Złożenie pozwu zapowiedział już dziewiątego grudnia lider RAŚ. Podczas zwołanej wówczas konferencji Gorzelik mówił m.in., że sukces jego organizacji w wyborach samorządowych wywołał gwałtowne reakcje części polityków i komentatorów życia politycznego. Gorzelik ocenił to także jako sukces RAŚ, jako że celem pośrednim jego strategii było - jak podkreślił - "wprowadzenie do debaty publicznej tematu dojrzałej decentralizacji".
- Jakość tej debaty pozostawia jednak wiele do życzenia. Padło wiele słów, które tak naprawdę nie odnoszą się do naszego programu, do naszych postulatów, ale do pewnych wyobrażeń o tych postulatach. Nasi krytycy próbują kreować obraz ugrupowania radykalnego, dążącego do secesji Górnego Śląska, ewentualnie do nadania mu uprzywilejowanego statusu w ramach państwa polskiego - podkreślił Gorzelik.

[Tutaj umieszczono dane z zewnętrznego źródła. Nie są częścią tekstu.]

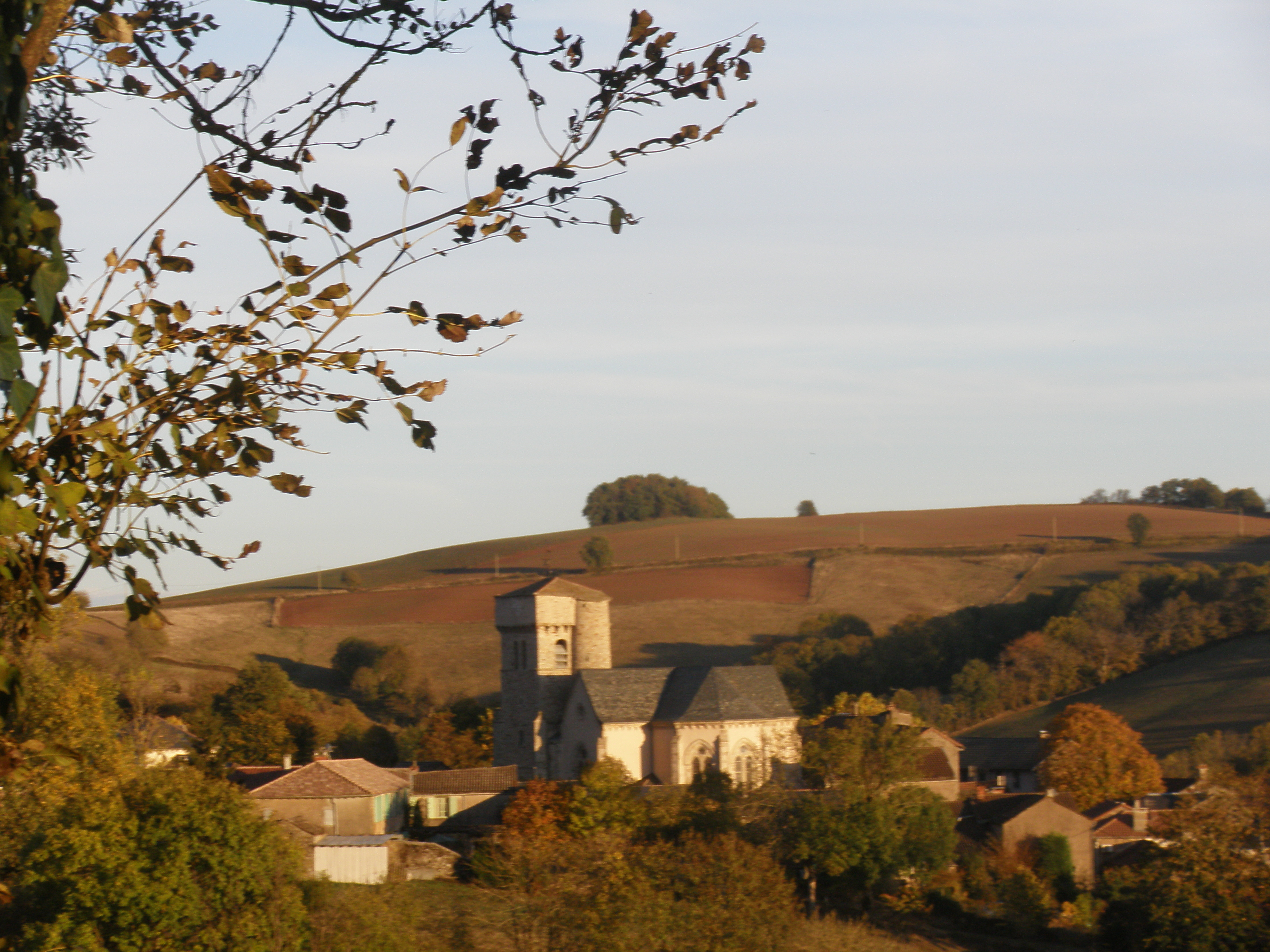 Vue générale de Martrin
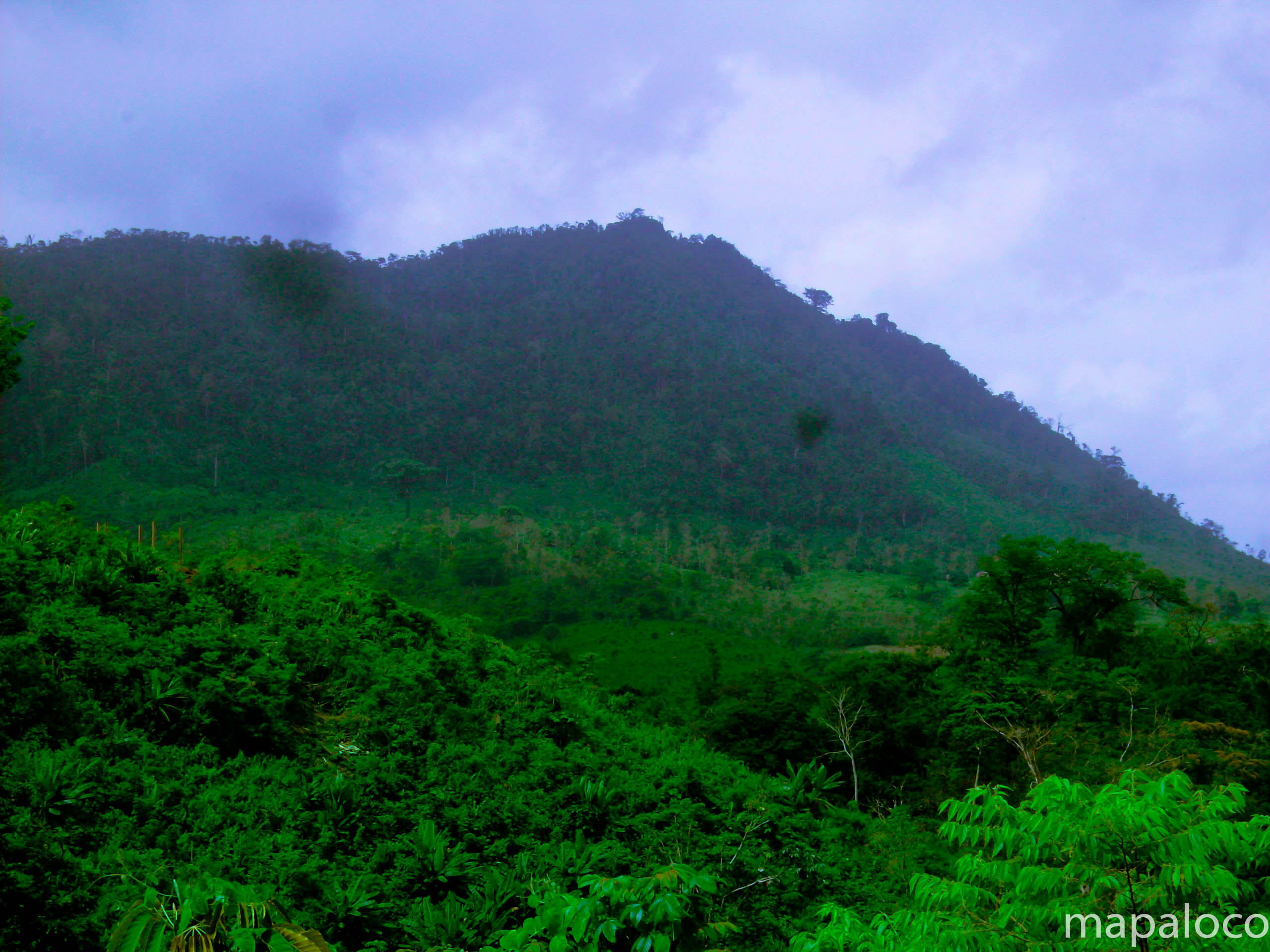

Wyjaśniał wówczas również, że RAŚ "nie domaga się przywileju dla jednego regionu, ale od kilku lat konsekwentnie głosi wizję Polski jako państwa regionalnego". - Państwo regionalne jest dalej państwem unitarnym, więc zarzut, iż kwestionujemy konstytucyjną zasadę unitarności państwa, jest chybiony - mówił.
Pozew przeciwko przewodniczącemu SLD - zdaniem członków RAŚ - może powstrzymać "dalsze ewentualne insynuacje" na temat ich organizacji. - Nie ulega wątpliwości - i tego dowiedziemy - że pan Grzegorz Napieralski naruszył dobre imię naszego stowarzyszenia, głosząc nie jako opinię, ale jako stwierdzenie, tezy które są jawnie sprzeczne z naszym programem - deklarował dziewiątego grudnia Gorzelik.
Rzecznik SLD Tomasz Kalita komentował wówczas zapowiedź pozwu RAŚ jako "zupełnie bezzasadną próbę zwrócenia uwagi na siebie".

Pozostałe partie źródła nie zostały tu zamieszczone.